Irrigated Malt Barley Nitrogen Management: Insights from Historical and Modern Cultivars

Authors: Rogers, Christopher; PRAMANIK, CHANCHAL - University Of Idaho; HU, GONGSHE - US Department Of Agriculture (USDA); MARSHALL, JULIET - University Of Idaho; Tarkalson, David; HATZENBUEHLER, PATRICK - University Of Idaho; EVANS, CHRIS - US Department Of Agriculture (USDA)

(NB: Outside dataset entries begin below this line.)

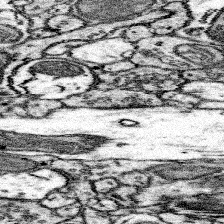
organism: Mouse
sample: Somatosensory cortex neuropil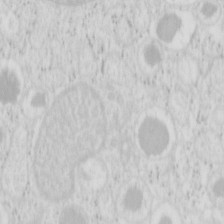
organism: Mouse
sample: Pancreas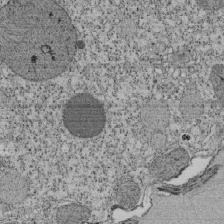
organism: Tetrahymena
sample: Cilia in tetrahymena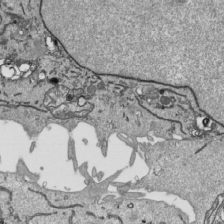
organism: Human
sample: Mitochondria in HCT116 cells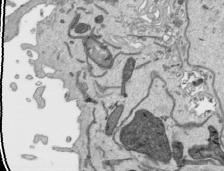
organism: Human
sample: Mitochondria in HCT116 cells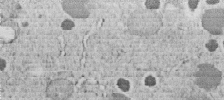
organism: C. elegans
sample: C. elegans embryo early stage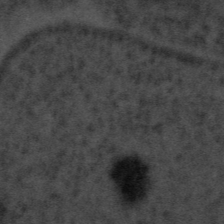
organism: Tuwongella immobilis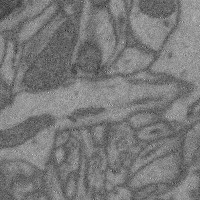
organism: Mouse
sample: Cerebral cortex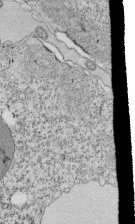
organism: Tetrahymena
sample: Cilia in tetrahymena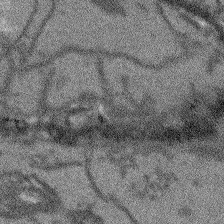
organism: Arabidopsis thaliana
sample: Root tip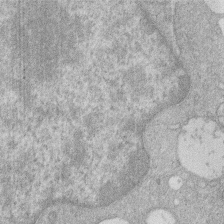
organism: Human
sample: Macrophage cells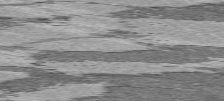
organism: C57BL Mouse
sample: Heart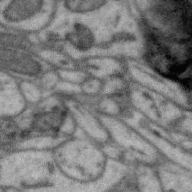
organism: Zebra finch
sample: Brain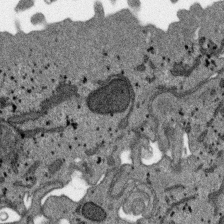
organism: Human
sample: Lung epithelial cells, uninfected (mock) control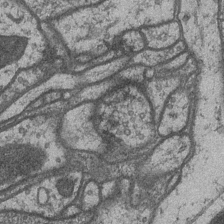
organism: Drosophila
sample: Optic medulla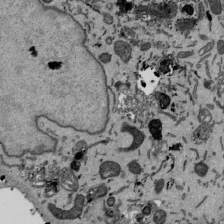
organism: Mouse
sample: ED-1 cell nuclei; centrioles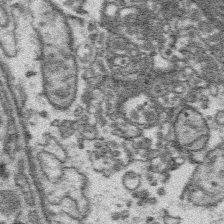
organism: Platynereis dumerilii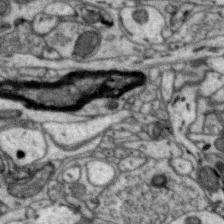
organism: Zebra finch
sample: Brain

Submitted to: Soil Science Society of America Journal
Publication Type: Peer Reviewed Journal
Publication Acceptance Date: 8/7/2025
Publication Date: 9/1/2025
Citation: Rogers, C.W., Pramanik, C., Hu, G., Marshall, J.M., Tarkalson, D.D., Hatzenbuehler, P., Evans, C. 2025. Irrigated Malt Barley Nitrogen Management: Insights from Historical and Modern Cultivars. Soil Science Society of America Journal. https://doi.org/10.1002/saj2.70124.
DOI: https://doi.org/10.1002/saj2.70124

Interpretive Summary: Most U.S. barley is for malting and brewing, where Idaho produces 40% of the crop, largely in irrigated areas. Over the past 100 years, barley has been improved through breeding and better farming practices. However, research in the region on nitrogen fertilization has lagged behind, particularly determination of the point where crop yields stop increasing, or the critical nitrogen supply (CNS). We addressed this from 2015-2019 using older and modern barley in nitrogen rate response trials. We estimated CNS ranged from 117 to 152 kg N/ha for older lower-yield barley and from 141 to 170 kg N/ha for the modern higher-yield types, both below the current rate of 235 kg N/ha. No barley exceeded the protein level required for malting at their CNS. Our study provides a path towards more efficient farming practices that would reduce fertilizer use and save between $8-14 million annually without sacrificing yield or quality.

Technical Abstract: Barley (Hordeum vulgare L.) is the primary grain used for malting and brewing with production concentrated in the Great Plains and Western US. Idaho accounts for upwards of 40% of US production with the largest share grown around the Snake River Plain under irrigation. Cultivar and agronomic advancement occurred in the past century but, nitrogen-supply (N-supply) research has remained limited despite its importance. To address this, we researched historical and modern malt barley cultivars from 2015-2019. Six N-supplies (applied fertilizer-N + soil inorganic-N) were tested, allowing critical N-Supply (CNS, N-supply at yield plateau) determination. Site-by-site analysis used ANOVA and linear-plateau models to determine CNS, which ranged from 109-149 kg N ha-1 for the historical cultivar Klages and modern cultivar Moravian 69 (M69), respectively. At ANOVA CNS, modern cultivar yields were upwards of 20% greater than Klages. Combined-site response was assessed using linear- and quadratic-plateaus models. This resulted in CNS ranges of 117-152 kg N ha-1 for historical and 141-170 kg N ha-1 for modern cultivars, below the recommended maximum of 235 kg N ha-1. Yields for Klages were 20-35% greater reported from 1970s and 80s research; however, CNS were similar. Grain protein was more negatively affected by N-supply for Klages, but all cultivars remained below malt targets at their CNS. Our data would support lower fertilizer-N applications, and thus, increased economic returns compared to current recommendations. Results evidence the importance of synergistic enhancement of malt barley production through breeding efforts alongside improved agronomics to optimize crop performance and farm economies.